Teil C (Reiseabbruchversicherung)
1. Voraussetzung für den Versicherungsschutz ist, dass durch den Eintritt eines versicherten Ereignisses im Sinne von Teil C 1.1 und Teil C 1.2 die Reiseunfähigkeit bei der versicherten Person nach der allgemeinen Lebenserfahrung zu erwarten ist. Die Fortsetzung oder planmäßige Beendigung der Reise kann ihr deshalb objektiv nicht zugemutet werden.
1.1. Bei der versicherten Person oder einer Risikoperson - unabhängig davon, ob die Risikoperson mitreist oder nicht - tritt eines der folgenden Ereignisse ein:
- schwere, unerwartete Erkrankung [...]
1.2.1.3 Persönliche Quarantäne: Unerwartete Anordnung einer persönlichen Quarantäne durch eine öffentliche Behörde gegenüber der in Teil C 1.2 genannten Person. Grund dafür ist der Verdacht, dass diese Person mit einer ansteckenden Erkrankung (einschließlich einer epidemischen oder pandemischen Erkrankung, z.B. COVIO.19) in Berührung gekommen ist.
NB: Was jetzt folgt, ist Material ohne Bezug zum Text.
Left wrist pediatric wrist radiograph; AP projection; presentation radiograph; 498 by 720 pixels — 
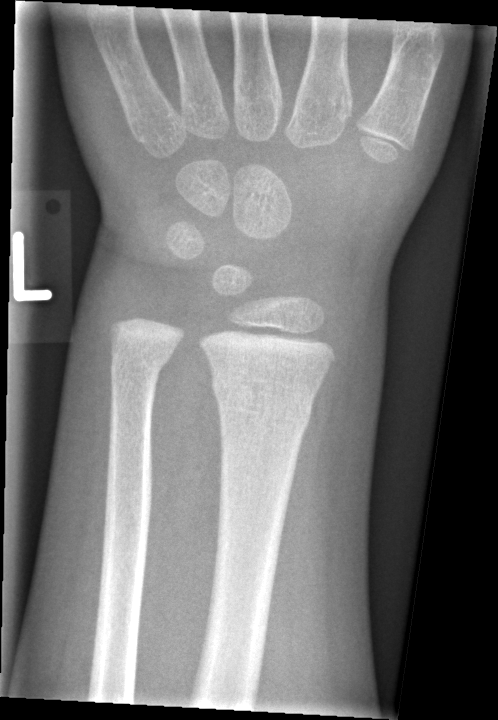

Two fractures at [x1=208, y1=364, x2=316, y2=433], [x1=107, y1=337, x2=176, y2=384].

2.1.1.1 Müssen Sie aus einem der gemäß Teil C 1. versicherten Ereignisse die Reise vorzeitig abbrechen, erstatten wir den kompletten Reisepreis bei Abbruch der Reise innerhalb der ersten Hälfte der versicherten Reise, maximal jedoch in den ersten acht Reisetagen, bis zur Höhe des versicherten Reisepreises.